In my view, the verbal precautions taken by the Judicial Committee in the Fort Frances case, pp. 704 to 706, and in other cases reflect its concern over the fact that a power of such magnitude as the national emergency power had to be inferred. But further passages, some of which are even to be found in the very judgments which in other parts appear to say the contrary, make clear that, in practice, the emergency doctrine operates as a partial and temporary alteration of the distribution of powers between Parliament and the Provincial Legislatures.
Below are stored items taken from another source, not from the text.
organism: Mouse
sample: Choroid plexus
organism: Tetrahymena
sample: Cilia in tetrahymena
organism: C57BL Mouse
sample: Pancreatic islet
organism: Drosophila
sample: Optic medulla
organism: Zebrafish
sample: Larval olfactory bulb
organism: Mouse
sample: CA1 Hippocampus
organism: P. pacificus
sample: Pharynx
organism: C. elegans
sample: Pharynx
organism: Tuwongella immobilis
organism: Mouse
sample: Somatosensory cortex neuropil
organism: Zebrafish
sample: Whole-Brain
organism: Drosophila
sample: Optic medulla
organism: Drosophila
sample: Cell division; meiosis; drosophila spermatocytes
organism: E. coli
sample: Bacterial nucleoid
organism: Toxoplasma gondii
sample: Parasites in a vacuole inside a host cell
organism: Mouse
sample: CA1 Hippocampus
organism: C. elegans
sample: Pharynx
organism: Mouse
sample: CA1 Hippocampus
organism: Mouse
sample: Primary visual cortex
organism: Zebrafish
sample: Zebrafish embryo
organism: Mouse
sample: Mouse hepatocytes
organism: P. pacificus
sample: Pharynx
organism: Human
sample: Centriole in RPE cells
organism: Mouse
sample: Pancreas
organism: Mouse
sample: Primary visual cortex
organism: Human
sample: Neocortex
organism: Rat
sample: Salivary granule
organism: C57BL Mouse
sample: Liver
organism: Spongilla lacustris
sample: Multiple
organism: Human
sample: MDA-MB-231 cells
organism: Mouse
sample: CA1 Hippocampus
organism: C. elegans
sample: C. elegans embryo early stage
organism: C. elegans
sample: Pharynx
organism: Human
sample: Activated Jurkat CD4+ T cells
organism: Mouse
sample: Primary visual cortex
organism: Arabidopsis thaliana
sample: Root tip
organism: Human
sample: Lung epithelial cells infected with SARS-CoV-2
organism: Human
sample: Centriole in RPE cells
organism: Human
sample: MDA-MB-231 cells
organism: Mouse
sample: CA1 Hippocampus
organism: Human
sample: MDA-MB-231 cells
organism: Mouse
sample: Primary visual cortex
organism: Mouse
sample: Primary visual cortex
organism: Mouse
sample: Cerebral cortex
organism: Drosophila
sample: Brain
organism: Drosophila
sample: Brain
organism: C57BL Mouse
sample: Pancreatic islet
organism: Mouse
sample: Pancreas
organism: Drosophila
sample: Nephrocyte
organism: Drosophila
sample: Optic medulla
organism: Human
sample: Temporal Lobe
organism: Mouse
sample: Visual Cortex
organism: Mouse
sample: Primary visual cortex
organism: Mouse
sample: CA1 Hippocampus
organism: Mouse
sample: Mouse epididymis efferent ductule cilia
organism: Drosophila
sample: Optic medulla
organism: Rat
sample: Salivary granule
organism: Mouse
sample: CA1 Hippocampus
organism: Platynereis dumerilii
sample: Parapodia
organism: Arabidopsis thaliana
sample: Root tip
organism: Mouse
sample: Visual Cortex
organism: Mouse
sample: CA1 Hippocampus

Thus, in the Fort Frances case, where the emer­gency doctrine was first applied, and the language of which is otherwise so guarded, Viscount Hal­dane said, at p. 704:

"The general control of property and civil rights for normal purposes remains with the Provincial Legisla­tures. But questions may arise by reason of the special circumstances of the national emergency which concern nothing short of the peace, order and good government of Canada as a whole".

[Page 462]

The implication is inescapable that the control of property and civil rights for purposes other than normal purposes may pass to Parliament, because of the emergency. But it remains a control of property and civil rights in the provinces.
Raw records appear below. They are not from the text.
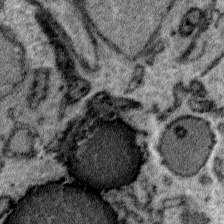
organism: Plasmodium falciparum
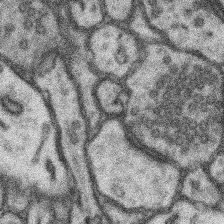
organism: Mouse
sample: Somatosensory cortex neuropil
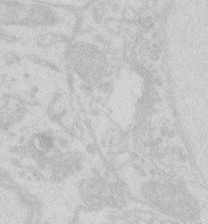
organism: Zebrafish
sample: Macrophage
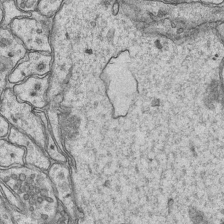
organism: Mouse
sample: CA1 Hippocampus
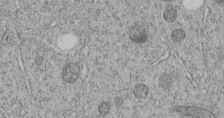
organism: C. elegans
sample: C. elegans embryo early stage
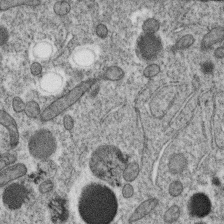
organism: C. elegans
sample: C. elegans oocyte; sperm cells
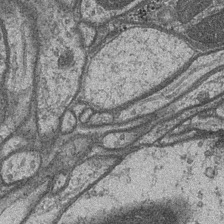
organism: Drosophila
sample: Optic medulla
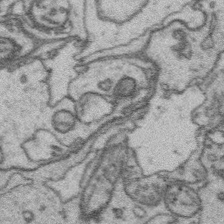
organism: Platynereis dumerilii
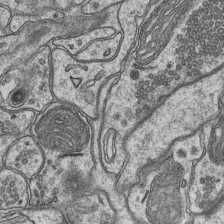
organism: Mouse
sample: CA1 Hippocampus
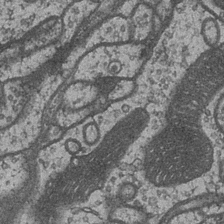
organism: Drosophila
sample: Optic medulla
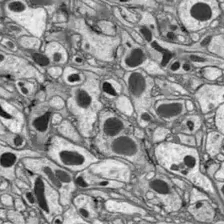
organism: Drosophila
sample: Optic lobe
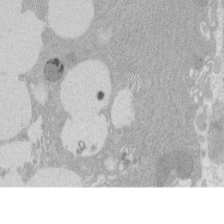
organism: Rat
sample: Salivary granule
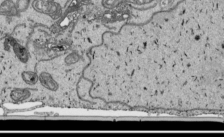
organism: Human
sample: Mitochondria in HCT116 cells
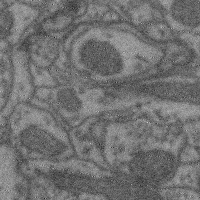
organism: Mouse
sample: Cerebral cortex
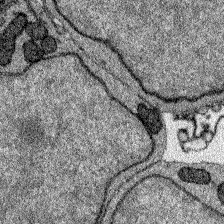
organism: Zebrafish
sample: Larval olfactory bulb
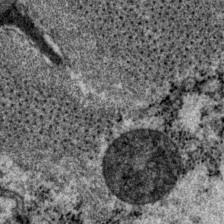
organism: P. pacificus
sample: Pharynx
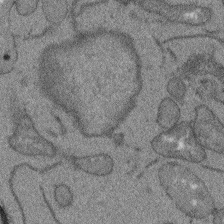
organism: Arabidopsis thaliana
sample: Root tip
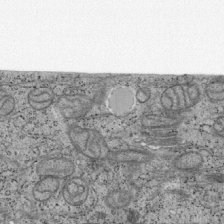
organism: Human
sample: HeLa cells
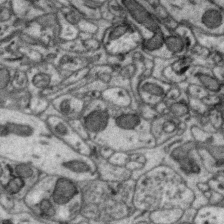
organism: Zebra finch
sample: Brain

Later, in the same case, and more tellingly, Viscount Haldane referred to the end of a crisis and had this to say:

"In such a case the law as laid down for the distribution of powers in the ruling instrument "(the Constitution)" would have to be invoked". p. 706.

Therefore, the law as laid down for the distribu­tion of powers in the ruling instrument could not be invoked during the crisis.

In the Labour Conventions case[74], at p. 353, Lord Atkin referred to the emergency doctrine and wrote that the circumstances of that case were far from

"the conditions which may override the normal distribu­tion of powers in ss. 91 and 92".

The same words were repeated by Lord Morton of Henryton in Canadian Federation of Agricul­ture v. Attorney General for Quebec[75], at p. 198.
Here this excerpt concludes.